03.20a British Government Decides to Bill the Falsely Convicted for Food Consumed During Their Prison Term. Via Volokh, , who got it from Hit & Run and NoodleFood, the the Sunday Herald (U.K.) tells us:

WHAT do you give someone who's been proved innocent after spending the best part of their life behind bars, wrongfully convicted of a crime they didn't commit?

An apology, maybe? Counselling? Champagne? Compensation? Well, if you’re David Blunkett, the Labour Home Secretary, the choice is simple: you give them a big, fat bill for the cost of board and lodgings for the time they spent freeloading at Her Majesty's Pleasure in British prisons.

On Tuesday, Blunkett will fight in the Royal Courts of Justice in London for the right to charge victims of miscarriages of justice more than £3000 for every year they spent in jail while wrongly convicted. The logic is that the innocent man shouldn't have been in prison eating free porridge and sleeping for nothing under regulation grey blankets.

Blunkett's fight has been described as "outrageous", "morally repugnant" and the "sickest of sick jokes", but his spokesmen in the Home Office say it's a completely "reasonable course of action" as the innocent men and women would have spent the money anyway on food and lodgings if they weren’t in prison.
3,000 pounds per year is actually a bargain. By this Labor Minister's logic, the innocent man should also have been billed for the expense of the guards and depreciation on the prison walls.
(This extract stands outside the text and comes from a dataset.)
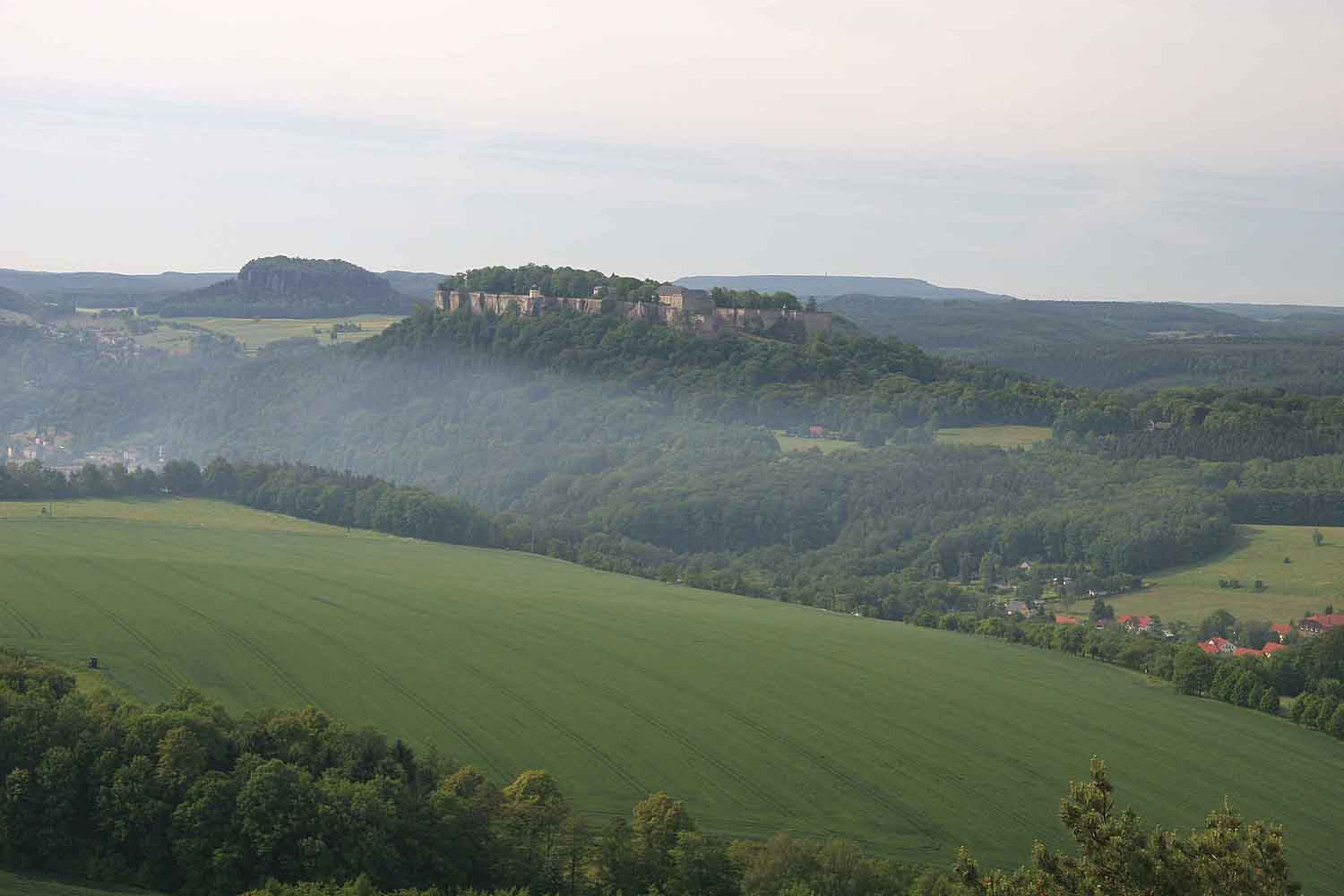 Stolová hora Kleiner Bärenstein - pohled na Konigstein a Pfaffenstein

What *should* be done about false convictions? There are two cases to consider:

1. A person who was probably innocent, and thus released. This person should be compensated for his material losses, including an appropriate wage rate for his time, with interest, and a fixed extra amount for his suffering-- perhaps $100 per day of imprisonment.

2. A person who was probably guilty, but was released because his conviction was improper, because he was pardoned, or because evidence was discovered which made it seem he was, while probably guilty,not guilty beyond a reasonable doubt. This person should not be compensated.

I would have a government agency decide the category into which the person belongs, with a right of appeal to the courts for clear error.

The same reasoning applies to those not convicted but who bear the cost of trials (or pre-trial detention). If the government loses, it should pay compensation. I would except small amounts of detention--- overnight in jail, for example.